We cannot conclude this Plea, without a few words to those who are still by public profession, the warm friends of a Covenanted Reformation. It is matter of deep regret that they should still be found arranged under separate banners. Certain differences of statement may exist, but why are not means employed to get these removed, by friendly and deliberate discussion? This is the way to follow up the grand design of the Solemn League. The differences which exist among the avowed friends of the covenanted cause in Scotland, are certainly not of equal magnitude with those which existed among them who engaged in the Solemn League in the days of our fathers; and their confederation.at that time for the purposes of reformation and union, was attended with the happiest results. And we despair of seeing any comfortable and permanent union among the friends of Jesus, till that plan be resorted to anew, in a way suited to our circumstances. It is in this way by uniting them to himself, and to one anothor, in solemn covenant, God has promised to gather together his scattered heritage. “In those days and at that time, saith the Lord, the children of Israel shall come, they and the children of Judah together, going and weeping; they shall go and seek the Lord their God. They shall ask the way to Zion with their faces thitherward, saying, Come and let us join ourselves unto the Lord in a perpetual covenant that shall not be forgotten.”[Chap. l. 4, 5.]

APPENDIX.

WE are aware that many deny the necessity of public creeds or confessions altogether, and that some who favour them may be disposed to consider what has been said in vindication of the Westminster Confession as superfluous, and that it would be better to abandon it altogether, and adopt some other scheme of principles more adapted to the taste and views of the present age. It may be proper, therefore, by way of supplement to the foregoing Treatise, to vindicate the warrantableness of public creeds, and to assign some reasons why the Westminster Confession should be retained as the public confession of the Church in these lands, and particularly by Seceders, in preference to any other form of sound words, or scheme of principles.
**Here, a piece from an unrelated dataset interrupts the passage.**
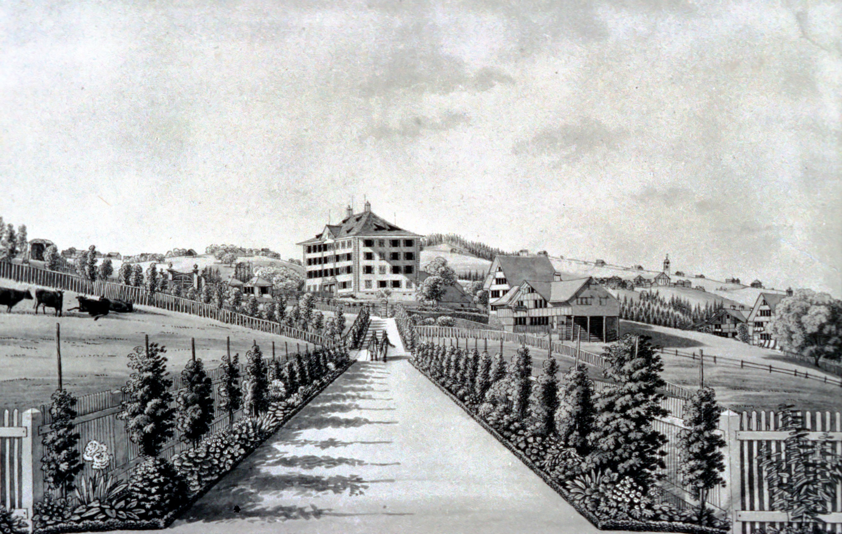 Allee im ehemaligen Honnerlagschen Garten, im Hintergrund der Honnerlagsche Doppelpalast
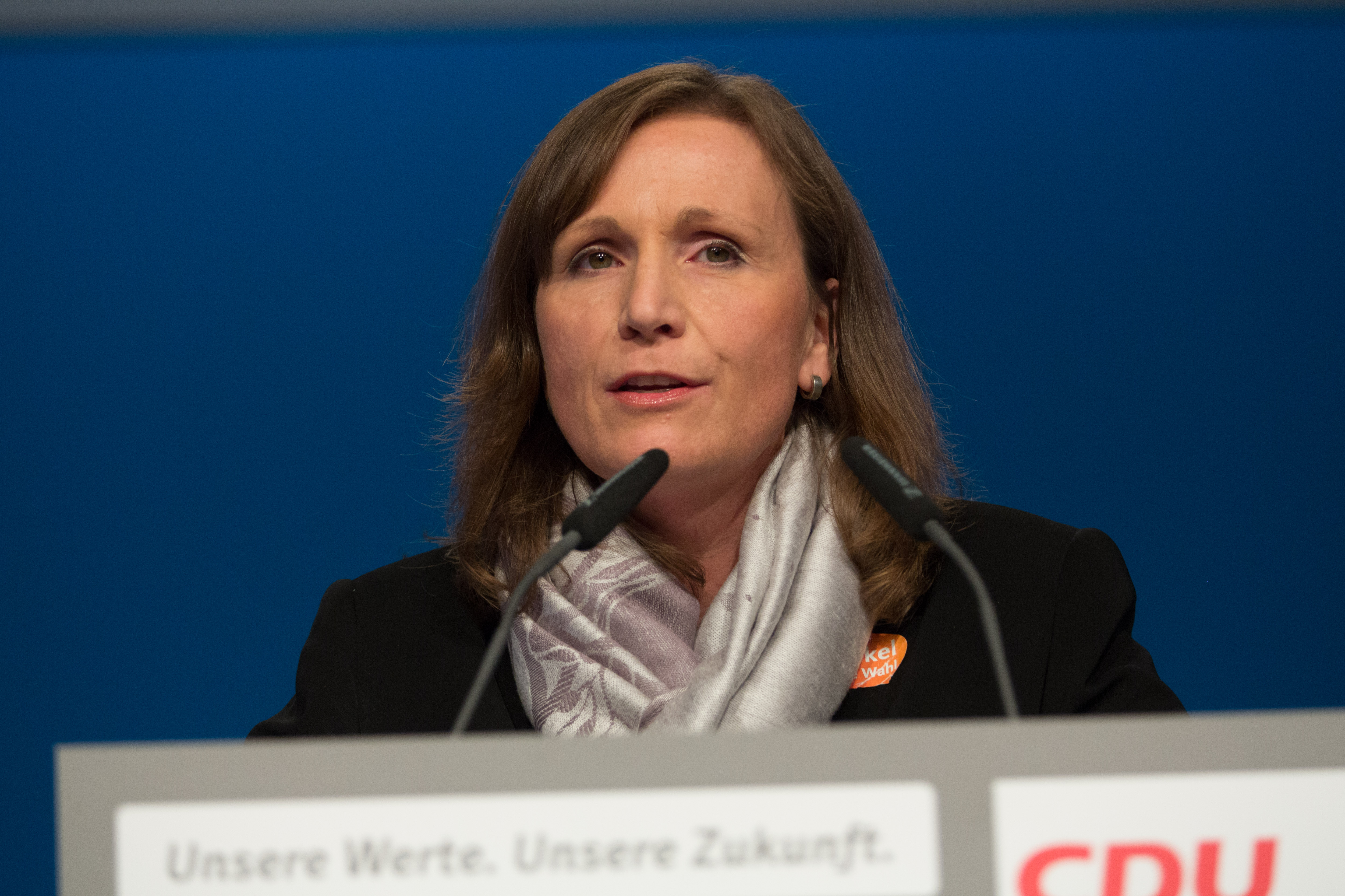 Monica Wüllner, Mitglied des CDU-Bundesvorstandes auf dem 29. Parteitag der CDU Deutschlands am 6. Dezember 2016 in Essen, Grugahalle

All those to whom the word of God comes, are bound by the highest authority to believe it. This will be granted by all who admit its Divine origin. But it is no less evident that the belief of the truth is to be followed up by a public and joint profession of it; “With the heart man believeth unto righteousness, and with the mouth confession is made unto salvation.”[Rom. x. 10.] The Scriptures also plainly teach, that the church is a society formed upon a public and joint profession of the doctrines and laws of supernatural revelation; and as that revelation is one, so all the members of the church should have one faith, and one profession; “Endeavouring to keep the unity of the Spirit in the bond of peace. There is one body, and one Spirit, even as ye are called in one hope of your calling. One Lord, one faith, one baptism.”[Eph. iv. 3—5.] Her members are enjoined not only to be one in sentiment about the matters of God, but also in their public profession to speak the same things; “I beseech you, brethren, by the name of our Lord Jesus Christ, that ye all speak the same thing, and that there be no divisions among you: but that ye be perfectly joined together in the same mind and in the same judgment.”[1 Cor. i. 10.] Without unity in sentiment, there can be no comfortable or profitable fellowship among the members of the church. “Can two walk together, except they be agreed?”[Amos iii. 3.] To ascertain this coincidence of sentiment among the members of the church, there must be some declaration of principles, to which all who seek admission to her fellowship are required to accede. We are told, by the enemies of public creeds, that no more is necessary to ascertain the unity pleaded for but a simple declaration of adherence to the Scriptures. Experience, however, has taught us that this is insufficient, since all denominations of professed Christians profess to receive the Scriptures as the rule of their faith, though they differ widely from one another about their fundamental doctrines. In this case, Arians, Socinians, Arminians, and Calvinists, might be comprehended in the same Church, and might all sit down at the same communion table; for they all profess to receive the Scriptures as the rule of their faith and practice. This shows the necessity of some explanatory standard, as the basis of her unity, and a term of her religious fellowship, containing a declaration of the sense in which the church understands the sacred oracles.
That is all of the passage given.